* Required work
This task calls for the lines below starting at the one containing "sample: Glomerulus" and ending at the one containing "sample: Pancreatic islet", repeated exactly with both ends kept and pictures left out.

####

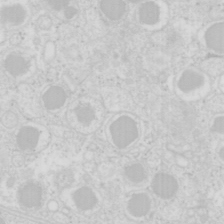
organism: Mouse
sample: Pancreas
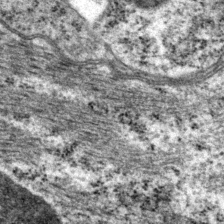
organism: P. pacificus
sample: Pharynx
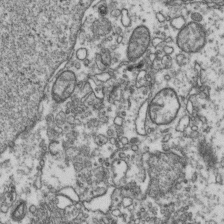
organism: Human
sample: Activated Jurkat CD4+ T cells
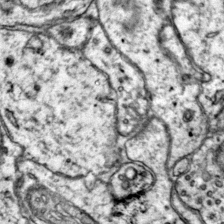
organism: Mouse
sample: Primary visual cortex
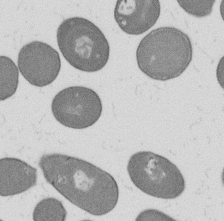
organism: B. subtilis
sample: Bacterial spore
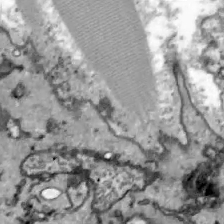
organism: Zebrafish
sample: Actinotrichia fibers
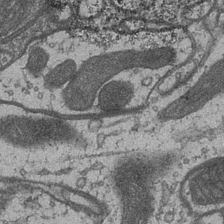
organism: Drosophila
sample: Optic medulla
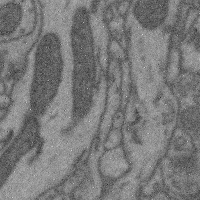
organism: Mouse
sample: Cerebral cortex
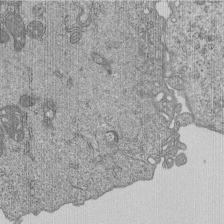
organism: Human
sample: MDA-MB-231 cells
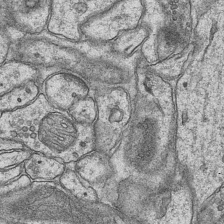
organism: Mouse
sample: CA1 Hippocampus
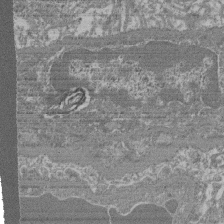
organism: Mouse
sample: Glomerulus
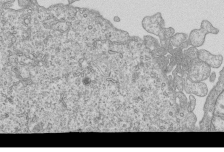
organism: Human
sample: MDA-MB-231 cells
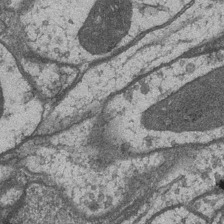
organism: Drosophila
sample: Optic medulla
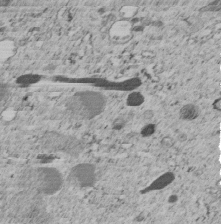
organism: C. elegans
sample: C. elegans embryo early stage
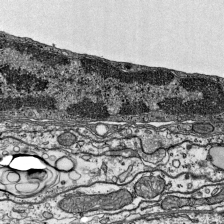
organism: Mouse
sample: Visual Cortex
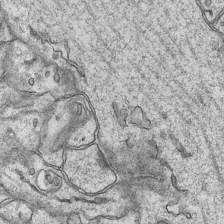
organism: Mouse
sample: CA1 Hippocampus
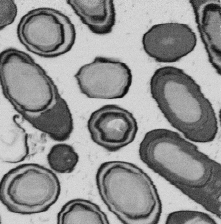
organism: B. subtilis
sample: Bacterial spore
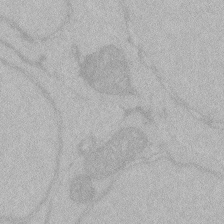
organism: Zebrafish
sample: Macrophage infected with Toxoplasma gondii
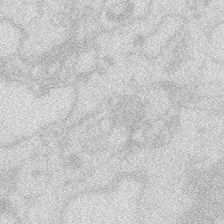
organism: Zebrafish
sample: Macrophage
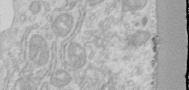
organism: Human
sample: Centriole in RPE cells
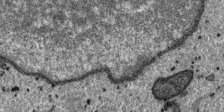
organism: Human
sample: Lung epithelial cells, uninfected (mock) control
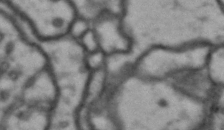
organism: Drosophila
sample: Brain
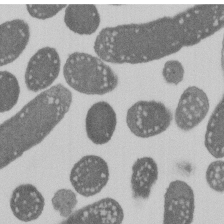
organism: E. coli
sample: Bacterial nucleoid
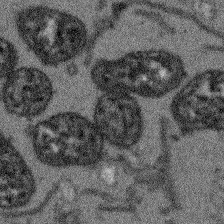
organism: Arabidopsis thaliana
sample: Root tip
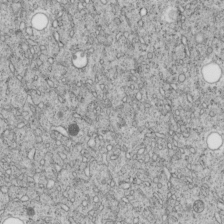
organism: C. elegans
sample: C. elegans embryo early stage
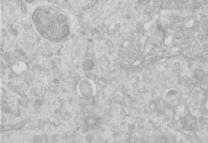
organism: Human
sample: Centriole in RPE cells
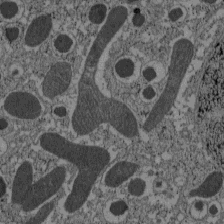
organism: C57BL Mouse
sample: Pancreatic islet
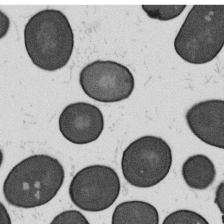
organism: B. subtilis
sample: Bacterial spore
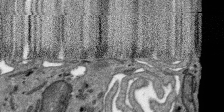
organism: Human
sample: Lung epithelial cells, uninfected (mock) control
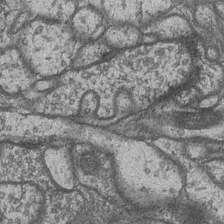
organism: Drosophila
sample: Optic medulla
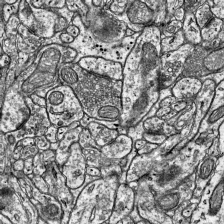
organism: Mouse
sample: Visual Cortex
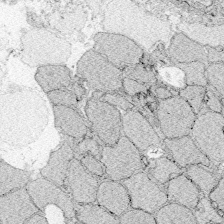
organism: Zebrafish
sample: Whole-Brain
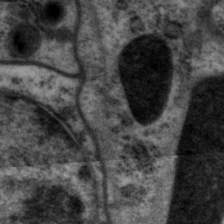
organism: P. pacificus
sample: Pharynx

####

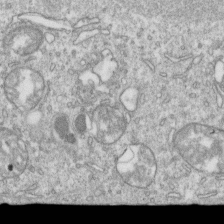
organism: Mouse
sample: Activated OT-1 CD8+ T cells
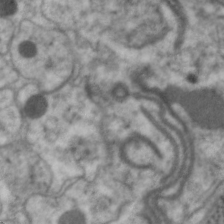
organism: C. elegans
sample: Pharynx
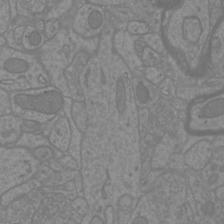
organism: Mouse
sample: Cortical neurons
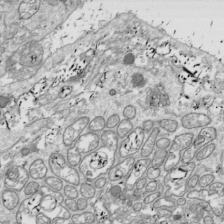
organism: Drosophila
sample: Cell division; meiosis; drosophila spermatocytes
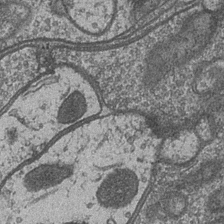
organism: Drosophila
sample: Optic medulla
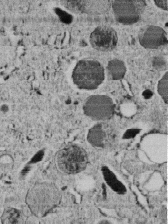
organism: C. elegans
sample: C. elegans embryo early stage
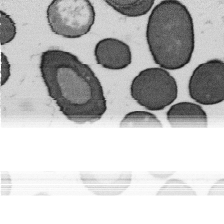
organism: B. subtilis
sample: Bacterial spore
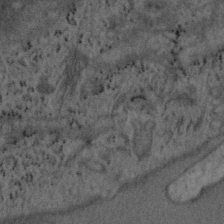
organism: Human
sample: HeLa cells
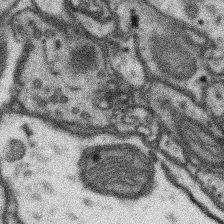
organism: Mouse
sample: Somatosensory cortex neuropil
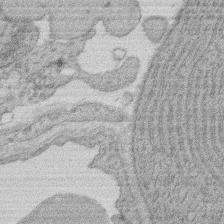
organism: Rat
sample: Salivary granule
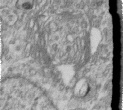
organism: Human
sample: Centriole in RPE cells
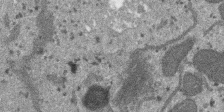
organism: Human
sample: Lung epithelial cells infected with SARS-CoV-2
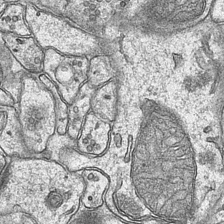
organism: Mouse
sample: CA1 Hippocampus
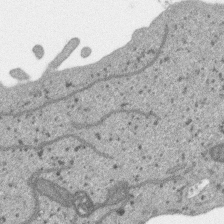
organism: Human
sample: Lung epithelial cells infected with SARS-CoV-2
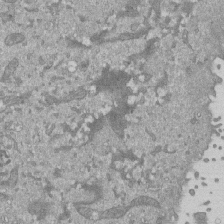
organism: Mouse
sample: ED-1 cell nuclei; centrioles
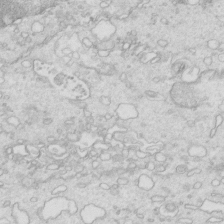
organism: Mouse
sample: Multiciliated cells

####

* Answer space
sample: Glomerulus
organism: Human
sample: MDA-MB-231 cells
organism: Drosophila
sample: Optic medulla
organism: C. elegans
sample: C. elegans embryo early stage
organism: Mouse
sample: Visual Cortex
organism: Mouse
sample: CA1 Hippocampus
organism: B. subtilis
sample: Bacterial spore
organism: Zebrafish
sample: Macrophage infected with Toxoplasma gondii
organism: Zebrafish
sample: Macrophage
organism: Human
sample: Centriole in RPE cells
organism: Human
sample: Lung epithelial cells, uninfected (mock) control
organism: Drosophila
sample: Brain
organism: E. coli
sample: Bacterial nucleoid
organism: Arabidopsis thaliana
sample: Root tip
organism: C. elegans
sample: C. elegans embryo early stage
organism: Human
sample: Centriole in RPE cells
organism: C57BL Mouse
sample: Pancreatic islet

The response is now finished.